- Your assignment -
From the first line to the last, copy the material word for word; pictures stay out.

- Supplied information -

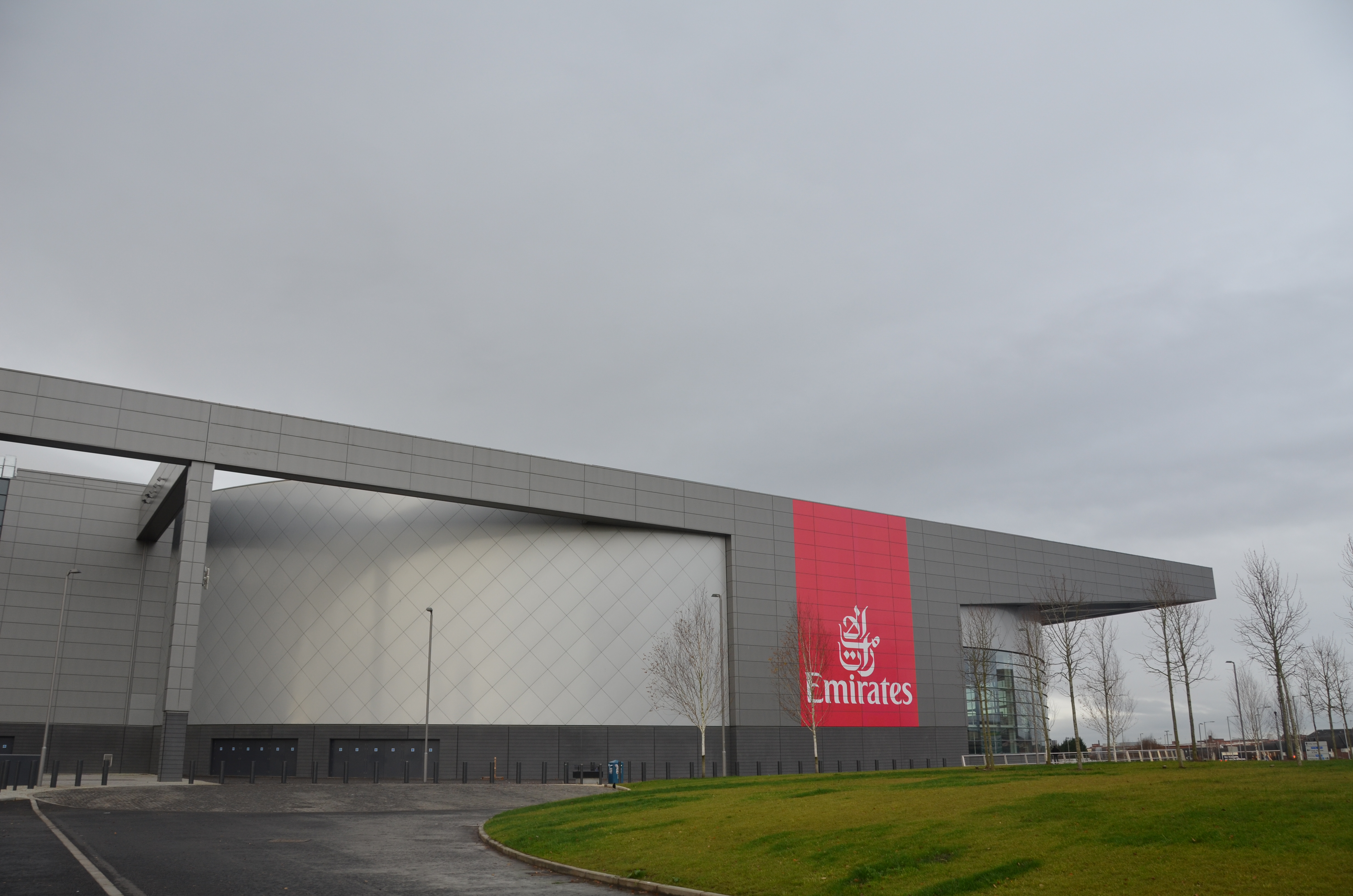 Sir Chris Hoy Velodrome, Bahnrad-Weltcup 2012
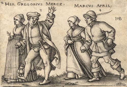 Die Monate März und April, aus Das Bauernfest oder die zwölf Monate
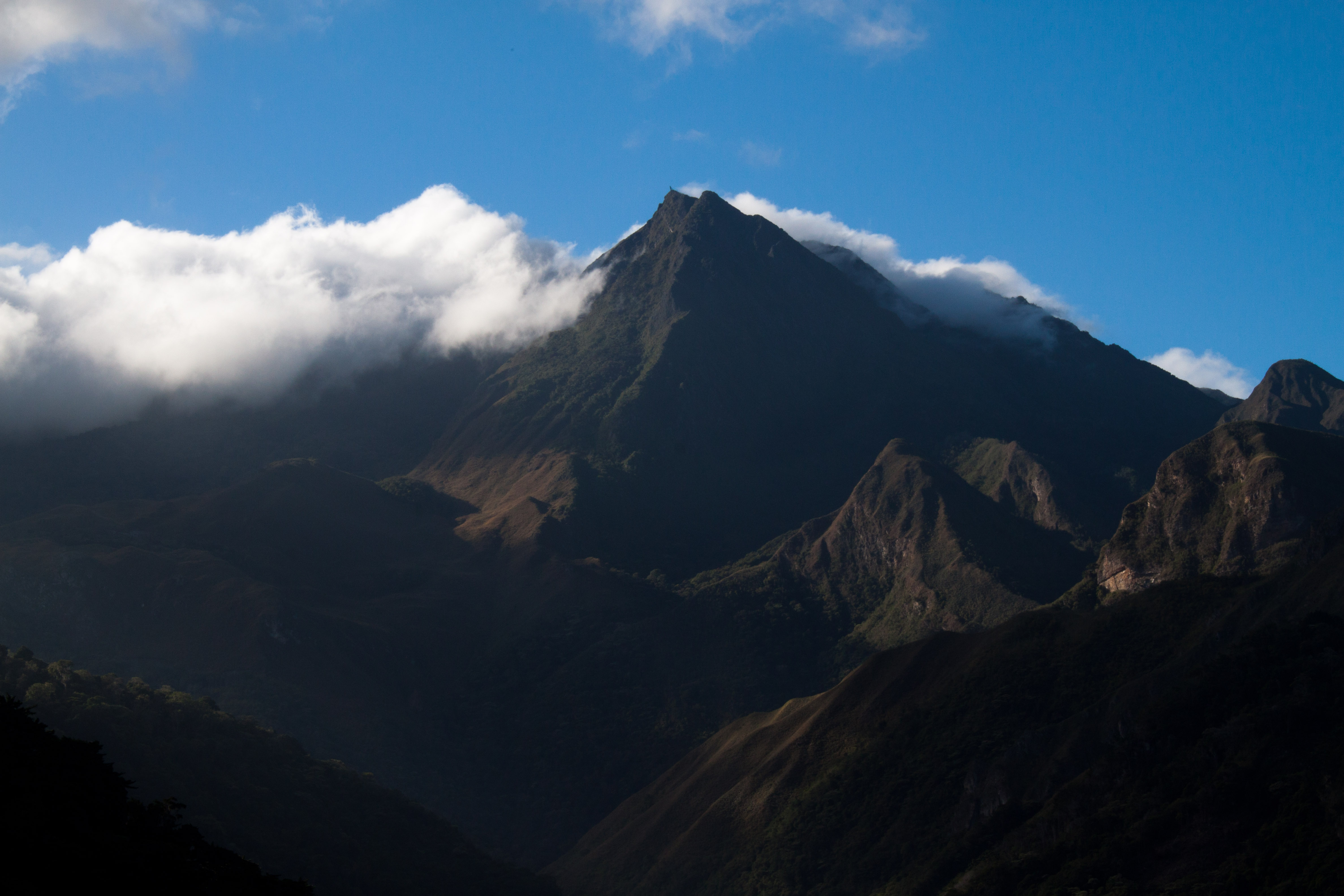 Parque Nacional Alejandro Humbolt

- Response for this exercise -
 Sir Chris Hoy Velodrome, Bahnrad-Weltcup 2012
 Die Monate März und April, aus Das Bauernfest oder die zwölf Monate
 Parque Nacional Alejandro Humbolt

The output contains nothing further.